Робин пыталась заполнить внезапную пустоту. Она записалась на курсы фотографии в городском колледже — давняя мечта. Первый день был похож на прыжок в ледяную воду. Она сидела среди восемнадцатилетних студентов, чувствуя себя динозавром. Их разговоры о тусовках, музыкальных фестивалях, Тиндере казались чужими. Робин сжимала старый фотоаппарат отца, запах потертой кожи ремня напоминал о нем. Преподаватель, седая женщина в очках-стрекозах, попросила сделать снимок, передающий "одиночество в толпе". Робин направила объектив на девушку у окна, смотрящую на дождь за стеклом. Щелчок затвора прозвучал громко. Девушка обернулась — и Робин увидела в ее глазах знакомую тень, ту самую, что жила в ней все эти годы. Одиночество. Она вдруг поняла, что Ширли была ее щитом от этого чувства. Теперь щита не было.

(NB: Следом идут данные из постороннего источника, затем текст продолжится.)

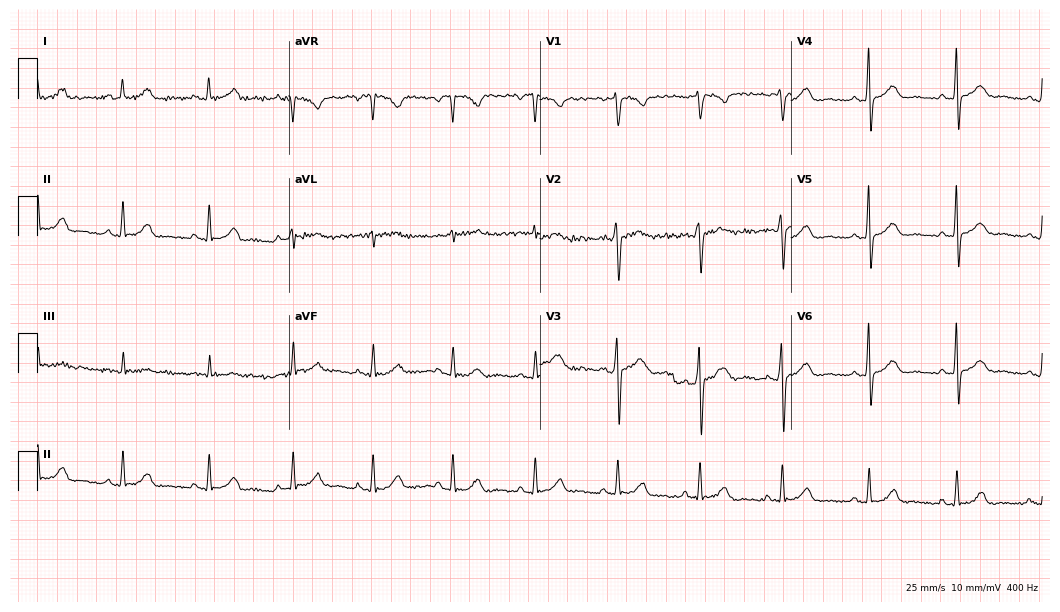
Standard 12-lead ECG recorded from a 49-year-old woman (10.2-second recording at 400 Hz). Read as a normal ECG.

На практике в парке она встретила Дэвида. Он фотографировал дрозда на ветке старого клена, его руки были испачканы землей от съемки грибов у корней. "Спарассис курчавый", — пояснил он, заметив ее взгляд. Его голос был низким, спокойным. Робин показала ему свой снимок — тень от скамейки, тянущуюся к играющим детям. "Она как мост в никуда", — сказал Дэвид неожиданно точно. Они разговорились. Он оказался биологом, изучал микоризу в городских парках. Его смех был тихим, глаза — теплыми карими, как кора. Они пили кофе из термоса, сидя на сырой скамье. Он рассказывал о том, как грибница связывает деревья в единую сеть, и Робин вдруг подумала о Ширли. О той невидимой нити, что пульсировала между ними. Дэвид не задавал личных вопросов. Он словно знал, что нужно Робин.

Они гуляли неделю. Только парки, музеи, набережная. Никаких кинотеатров или баров. Дэвид приносил ей пирожки с вишней, испеченные его бабушкой. Теплая выпечка пахла ванилью и детством. Однажды вечером, когда дождь застучал по крыше его крошечной квартирки-студии над цветочным магазином, Робин не поехала домой. Его комната была завалена книгами о грибах и старыми фотоальбомами. Запах старых страниц смешивался с ароматом свежих роз из магазина внизу. Они сидели на узком диване, пили чай, а Дэвид показывал ей снимки тропических орхидей, паразитирующих на древесных грибах. Его пальцы касались страниц аккуратно, почти благоговейно. Робин вдруг почувствовала странное желание — коснуться его руки.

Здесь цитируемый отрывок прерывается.